Extracted data -

┌────────

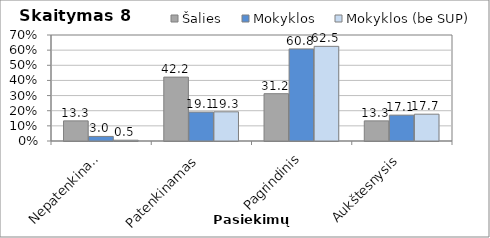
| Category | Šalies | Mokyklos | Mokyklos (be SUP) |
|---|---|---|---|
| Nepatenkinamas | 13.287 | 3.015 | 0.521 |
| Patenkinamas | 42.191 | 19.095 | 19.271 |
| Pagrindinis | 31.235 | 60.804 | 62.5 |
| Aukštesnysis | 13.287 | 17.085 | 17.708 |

└────────
┌────────

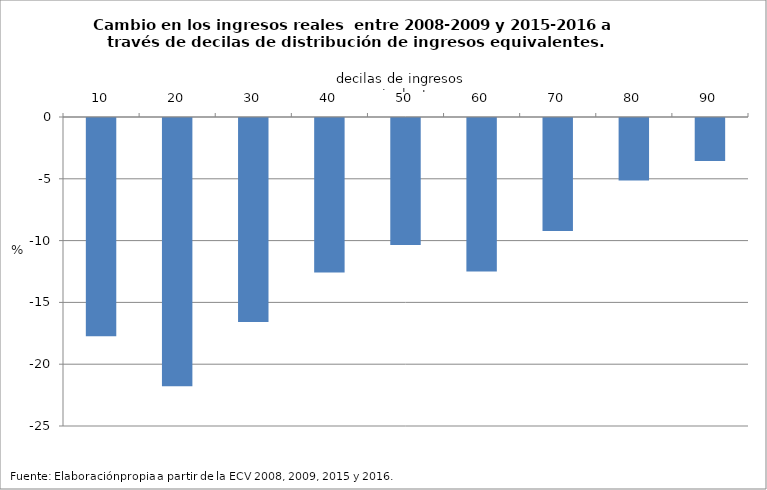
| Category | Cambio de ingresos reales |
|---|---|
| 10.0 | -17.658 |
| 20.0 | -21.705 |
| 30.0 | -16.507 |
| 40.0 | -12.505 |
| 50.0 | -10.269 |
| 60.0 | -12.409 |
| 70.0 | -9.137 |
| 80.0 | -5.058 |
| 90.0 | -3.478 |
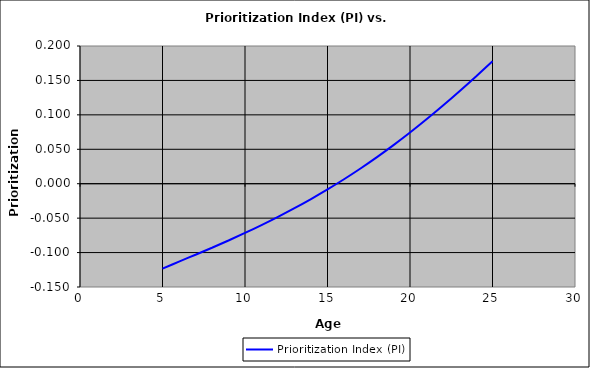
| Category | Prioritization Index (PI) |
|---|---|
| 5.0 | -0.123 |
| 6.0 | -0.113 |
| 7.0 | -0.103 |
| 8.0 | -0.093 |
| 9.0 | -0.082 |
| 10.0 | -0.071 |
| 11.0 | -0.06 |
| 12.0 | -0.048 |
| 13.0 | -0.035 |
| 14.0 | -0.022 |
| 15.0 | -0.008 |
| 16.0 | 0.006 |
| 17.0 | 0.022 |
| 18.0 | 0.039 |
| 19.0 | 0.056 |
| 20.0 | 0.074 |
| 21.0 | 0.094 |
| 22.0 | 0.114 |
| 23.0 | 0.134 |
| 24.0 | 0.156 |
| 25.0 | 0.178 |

└────────
┌────────

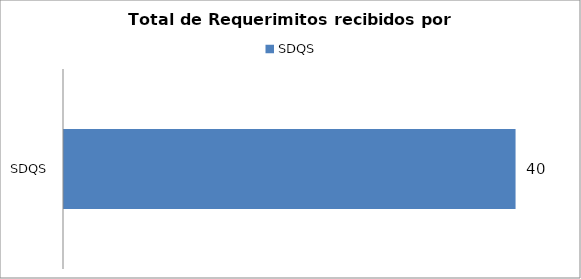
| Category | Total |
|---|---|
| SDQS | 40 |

└────────

About this task - Tally each line above that includes "Category". Reply with the total only.

Answer to this exercise - 4